1.2 Company Name. The name of the Company is NationsRent Dealer Group, LLC. The Company's business may be conducted under its name and/or any other name or names deemed advisable by the Manager.
1.3 Purpose. The purpose of the Company shall be to engage in any lawful act or activity for which a limited liability company may be organized under the LLC Law.
1.4 Principal Office. The initial principal office of the Company is located at 000 Xxxx Xxx Xxxx Xxxxxxxxx, 00xx Xxxxx, Xx. Xxxxxxxxxx, Xxxxxxx 00000. The principal office of the Company may be relocated from time to time by determination of the Manager. The Company may maintain offices at such other place or places as the Manager deems advisable.
1.5 Term. The term of the Company commenced upon the filing of the Certificate of Formation in accordance with the LLC Law and shall continue in existence for perpetuity, unless dissolved or terminated pursuant to the LLC Law or the provisions of this Agreement.
1.6 Filings; Registered Agent for Service of Process; Registered Office.
(a)
The Certificate of Formation has been filed in the office of the Secretary of
State of Delaware in accordance with the provisions of the LLC Law. The Manager
shall take any and all other actions reasonably necessary to perfect and
maintain the status of the Company as a limited liability company under the laws
of the State of Delaware. (b) The Manager shall take any and all other actions as maybe reasonably necessary to perfect and maintain the status of the Company as a limited liability company or similar type of entity under the laws of any states or jurisdictions other than Delaware in which the Company engages in business. (c) The Company's registered agent for service of process on the Company in Delaware shall be The Corporation Trust Company.
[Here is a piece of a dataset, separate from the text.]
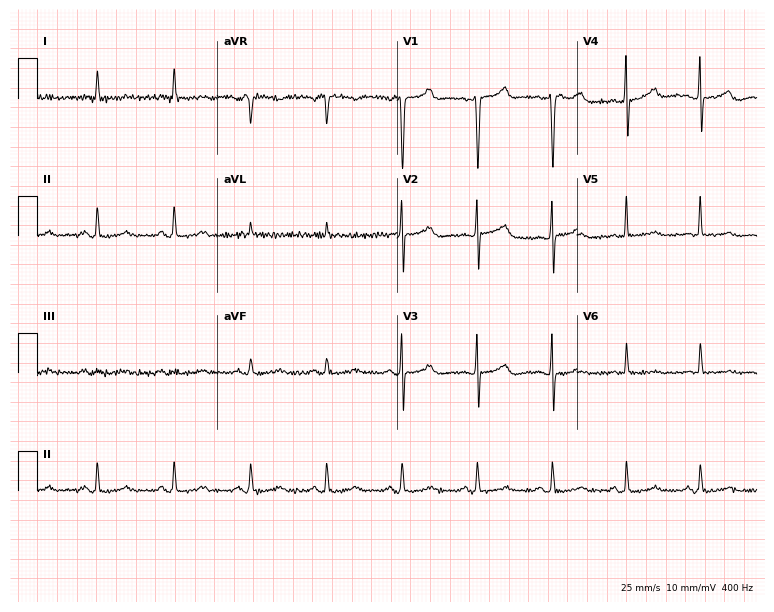
12-lead ECG from a male, 61 years old. Screened for six findings — first-degree AV block, right bundle branch block (RBBB), left bundle branch block (LBBB), sinus bradycardia, atrial fibrillation (AF), sinus tachycardia — none is recorded. Findings outside these six are not listed.

The Manager may change, at any time and from time to time, such registered agent. (d) The Company's registered office in Delaware shall be c/o The Corporation Trust Company, Corporation Trust Center, 0000 Xxxxxx Xxxxxx, Xxxxxxxxxx, Xxxxxxxx 00000, New Castle County. The Manager may change, at any time and from time to time, such registered office. (e) Upon the dissolution of the Company, the Manager shall promptly execute and cause to be filed a certificate of cancellation in accordance with the LLC Law and the law of any other states or jurisdictions in which the Company has qualified to conduct business. |
1.7 Defined Terms. Unless the context otherwise requires or unless otherwise provided in this Agreement, capitalized terms used in this Agreement shall have the following meanings:
"Agreement" means this Limited Liability Company Agreement, as originally executed and as amended from time to time. Terms such as "hereof," "hereto," hereby," "hereunder" and "herein" refer to this Agreement as a whole, unless the context otherwise requires.
"Certificate of Formation" has the meaning set forth in Section 1.1.
"Company" has the meaning set forth in the preamble to this Agreement.
"GAAP" means United States generally accepted accounting principles as in effect from time to time.
"Indemnified Parties" has the meaning set forth in Section 5.4(a).
"LLC Law" has the meaning set forth in Section 1.1.
"Manager" means the individual appointed by the Sole Member as the manager of the Company in accordance with Section 4.1.
"Membership Interest" has the meaning set forth in Section 2.1.
"Membership Interest Certificate" has the meaning set forth in Section 2.2.
"Officers" means those individuals appointed by the Manager as officers of the Company in accordance with Section 4.3.
"Person" means any individual, partnership, corporation, trust, limited liability company or other entity.
"Sole Member" means NationsRent USA, Inc., a Delaware corporation, or any Person that acquires all of the equity interests of the Company from NationsRent USA, Inc.
SECTION 2
CAPITAL CONTRIBUTION; MEMBERSHIP INTEREST CERTIFICATE
2.1 Capital Contribution; Membership Interest. The Sole Member has made a capital contribution to the Company and shall have a 100% membership equity interest in the Company, including any and all benefits to which the Sole Member is entitled under this Agreement and the obligations of the Sole Member under this Agreement, as evidenced by a Membership Interest Certificate (the "Membership Interest"). Additional capital contributions to the Company may be made from time to time in such amounts as determined by the Sole Member in its discretion; provided, however, that the Sole Member is not and shall not be obligated to make any additional contributions to the Company. The Sole Member shall not receive any interest payment, salary or draw with respect to its capital contribution or capital account or otherwise solely in its capacity as the Sole Member.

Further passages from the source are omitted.